Freiheit – From the river to the Landespolizeidirektion!

Eine Erklärung des Arabischen Palästina-Clubs zum Versuch der Polizei, die Forderung nach der Befreiung Palästinas zu kriminalisieren

Nach der Anmeldung einer Demonstration am 29. Oktober zum Thema „Solidarität mit palästinensischen Volk, insbesondere in Gaza, Schluss mit der österreichischen Unterstützung der israelischen Angriffe, für die Einhaltung der österreichischen Neutralität“ erhielten wir eine Ladung zur Wiener Landespolizeidirektion (LPD) am Schottentor.  Das Gespräch verlief ähnlich wie frühere Gespräche, und betraf neben den technischen Aspekten der Demo (Material, Ort, Marschroute) die üblichen Pflichten des Anmelders im Falle von gesetzwidrigen bzw. hetzerischen Vorgängen. Danach wurde den Anmeldern ein Protokoll zum Unterschreiben vorgelegt, in dem explizite politische Bedingungen für die Genehmigung der Demonstration gestellt wurden. 

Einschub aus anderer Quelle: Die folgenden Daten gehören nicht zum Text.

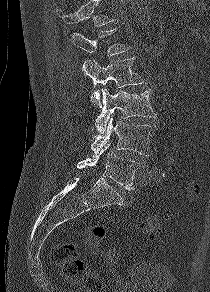

CT, spine. sagittal reformat

Vertebrae that run past the top of the scan are left unlabeled.
<vertebrae><v name="L1" x1="71" y1="28" x2="129" y2="55"/><v name="L2" x1="83" y1="58" x2="143" y2="107"/><v name="L3" x1="95" y1="88" x2="156" y2="133"/><v name="L4" x1="91" y1="116" x2="152" y2="155"/><v name="L5" x1="77" y1="144" x2="137" y2="190"/></vertebrae>
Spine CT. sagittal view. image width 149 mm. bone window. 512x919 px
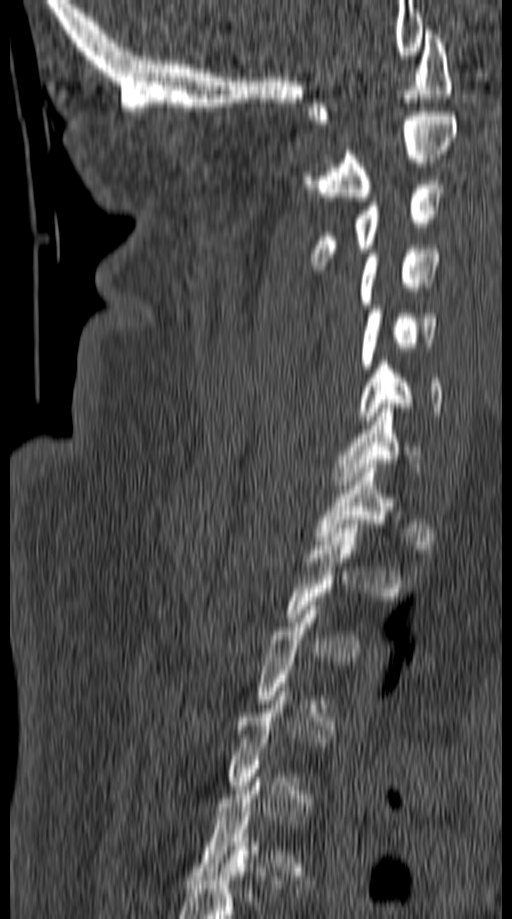

Bounding boxes as [x1, y1, x2, y2] in pixel coordinates.
Each vertebra is boxed only on the slices from the first to the last where its cross-section reaches a third of its largest, so a slice outside that range leaves it unboxed.
C7: [334, 408, 423, 489]
C6: [358, 361, 443, 424]
C5: [359, 309, 437, 373]
C4: [359, 249, 440, 308]
C3: [310, 180, 443, 270]
C2: [301, 112, 457, 201]
C1: [307, 26, 453, 124]
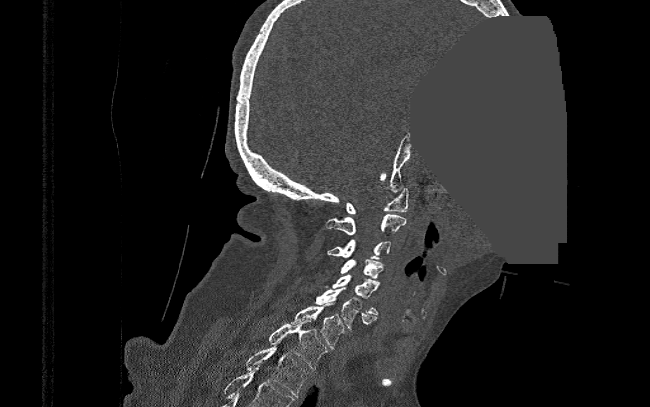
Computed tomography of the spine; sagittal view; 650x407 px; a portion of the image is blanked out (constant pixel value)
Boxes: x1 y1 x2 y2 (pixel coords, space-separated). 9 vertebrae labeled — T2 at 245 340 310 397; T1 at 268 320 327 369; C7 at 288 302 344 348; C6 at 315 287 376 331; C5 at 331 274 380 315; C4 at 340 259 384 279; C3 at 328 239 391 259; C2 at 326 214 407 235; C1 at 345 188 408 214.
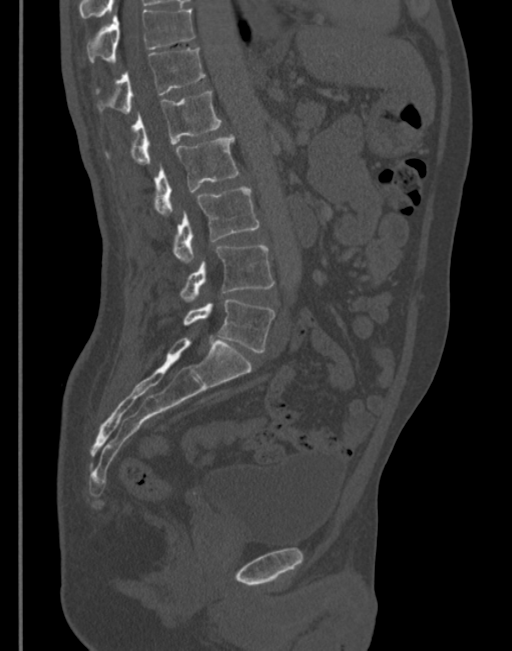
Spine CT. sagittal reformat. 512x651 px. the image spans 345 mm across
Boxes are (x1, y1, x2, y2) in pixels.
T11: (87, 7, 193, 62)
T12: (98, 49, 205, 114)
L1: (107, 90, 221, 164)
L2: (154, 135, 238, 216)
L3: (173, 186, 260, 264)
L4: (181, 245, 273, 301)
L5: (184, 299, 275, 352)
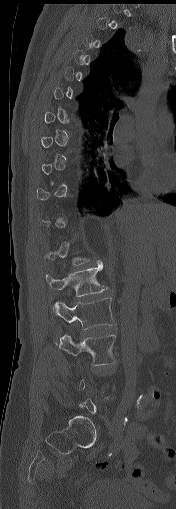

Spine computed tomography · sagittal view · bone-window reconstruction

Not every vertebra on this slice has a box: a vertebra is boxed only from the first to the last slice where its cross-section is at least a third of its largest, and this slice is outside that range for at least one of them.
<vertebrae><v name="L1" x1="46" y1="260" x2="108" y2="296"/><v name="L2" x1="53" y1="298" x2="114" y2="329"/><v name="L3" x1="55" y1="335" x2="115" y2="365"/></vertebrae>
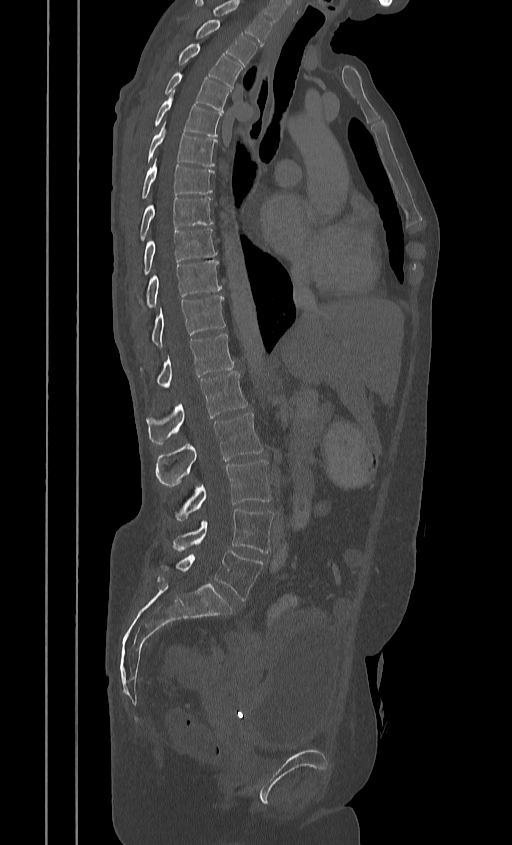
CT; sagittal view; 512x845 px
Each vertebra maps to its box as [x1, y1, x2, y2], the pixel coordinates of its top-left and bottom-right corners.
In this scan, the topmost labeled vertebra is T2 and the lowest is L5.
{"vertebrae":{"T2":[196,20,256,66],"T3":[177,44,241,88],"T4":[164,72,231,112],"T5":[153,93,221,136],"T6":[146,125,216,166],"T7":[141,159,213,199],"T8":[138,197,213,240],"T9":[142,228,216,274],"T10":[140,260,221,310],"T11":[152,296,224,347],"T12":[157,333,233,388],"L1":[146,372,247,444],"L2":[156,412,263,486],"L3":[174,460,271,519],"L4":[172,509,273,552],"L5":[160,551,263,600]}}
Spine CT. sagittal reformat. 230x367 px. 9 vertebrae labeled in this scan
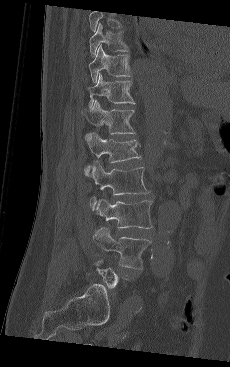 Each row gives a vertebra's box as x1, y1, x2, y2 in pixels: top-left corner, then bottom-right corner.
A vertebra is boxed only from the first to the last slice where its cross-section is at least a third of its largest; slices outside that range leave it without a box.
The highest labeled vertebra in this scan is T9; the lowest is L5.
| vertebra | x1 | y1 | x2 | y2 |
|---|---|---|---|---|
| L4 | 93 | 227 | 151 | 269 |
| L3 | 94 | 198 | 152 | 236 |
| L2 | 90 | 162 | 150 | 209 |
| L1 | 85 | 132 | 141 | 175 |
| T12 | 82 | 100 | 135 | 139 |
| T11 | 88 | 73 | 135 | 108 |
| T10 | 88 | 45 | 131 | 82 |
| T9 | 89 | 23 | 128 | 56 |
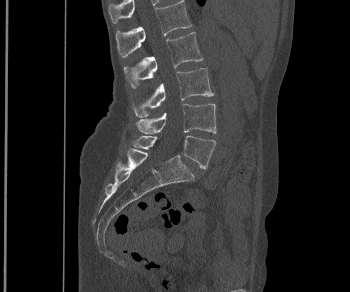 CT spine — the image spans 350 mm across — sagittal view — bone-window reconstruction
Boxes: x1:y1:x2:y2 in pixels.
Vertebra bounding boxes:
- L1: 115:0:191:57
- L2: 123:32:202:89
- L3: 133:68:213:117
- L4: 136:103:216:134
- L5: 132:135:215:168
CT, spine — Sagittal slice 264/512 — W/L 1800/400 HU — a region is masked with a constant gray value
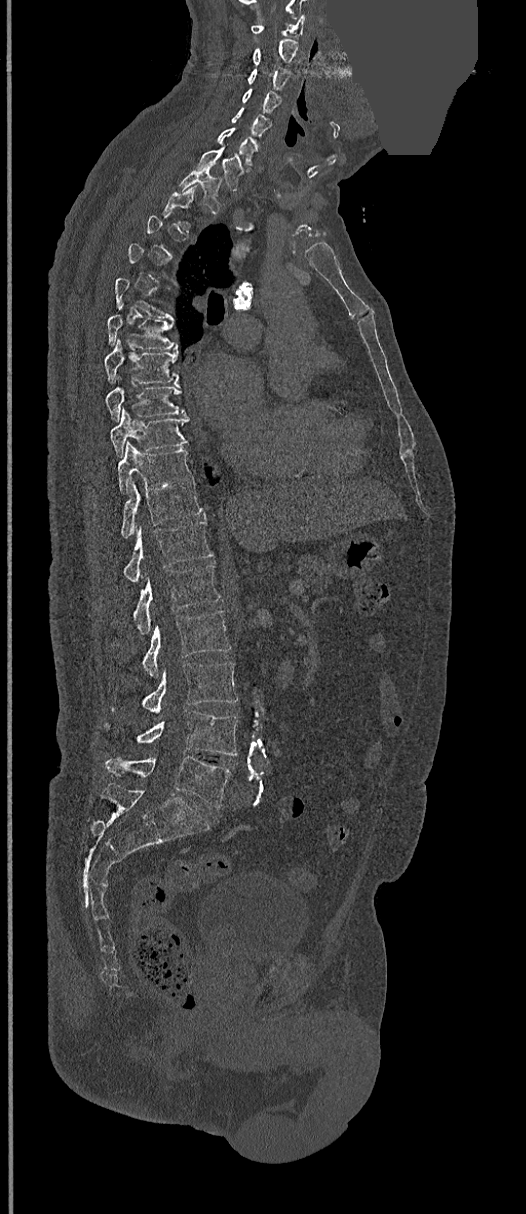

Each box given as x1,y1,x2,y2.
A vertebra gets a box only on the slices from the first to the last where its cross-section is at least a third of its largest; on a slice outside that range it gets none.
C1: x1=252, y1=14, x2=305, y2=36
C2: x1=253, y1=39, x2=298, y2=65
C3: x1=248, y1=69, x2=289, y2=90
C4: x1=242, y1=89, x2=280, y2=112
C5: x1=231, y1=107, x2=269, y2=136
C6: x1=217, y1=129, x2=259, y2=166
C7: x1=197, y1=147, x2=243, y2=189
T1: x1=180, y1=170, x2=222, y2=212
T6: x1=107, y1=314, x2=178, y2=349
T7: x1=104, y1=339, x2=179, y2=383
T8: x1=106, y1=383, x2=185, y2=419
T9: x1=110, y1=409, x2=189, y2=455
T10: x1=117, y1=441, x2=193, y2=493
T11: x1=121, y1=480, x2=203, y2=538
T12: x1=124, y1=519, x2=212, y2=582
L1: x1=132, y1=564, x2=220, y2=635
L2: x1=143, y1=610, x2=230, y2=678
L3: x1=143, y1=661, x2=237, y2=715
L4: x1=106, y1=710, x2=237, y2=755
L5: x1=106, y1=756, x2=230, y2=808

„Sollten in der Versammlung Aufrufe zur Verhetzung bzw. andere gesetzwidrige Vorgänge erfolgen, insbesondere der Slogan „From the river to the sea, Palestine will be free“ skandiert werden, so werden die Versammlungsleiterin bzw. ihre Ordnerinnen dementsprechend einschreiten und solche Vorgänge unterbinden bzw. als letzte Möglichkeit die Versammlung aus eigenem auflösen“

Diese absurde Forderung ablehnend, die Befreiung Palästinas als besonders menschenfeindlich zu bezeichnen, verlangten die Anmelder die Streichung dieses Slogans aus dem Protokoll bzw. die der Wahrheit entsprechende Umformulierung, dass sie die Ansicht der Polizei diesbezüglich und deren Willen, die Demonstration im Falle seines Ausrufs aufzulösen, zur Kenntnis nehmen.

Der Beamte der LPD diktierte willkürlich den folgenden Absatz, alle Aussagen der Anmelder ignorierend:

„Anmerkung des Einreichers: Der Slogen „from the river to the sea Palestine will be free” ist kein menschenverachtender oder verhetzender Slogan, sonder ein rein politisches Statement. 

Frage des Behördenvertreters an den Einreicher: Wird bei Äußerung dieses Slogans während der Versammlung seitens des Einreichers dagegen vorgegangen werden?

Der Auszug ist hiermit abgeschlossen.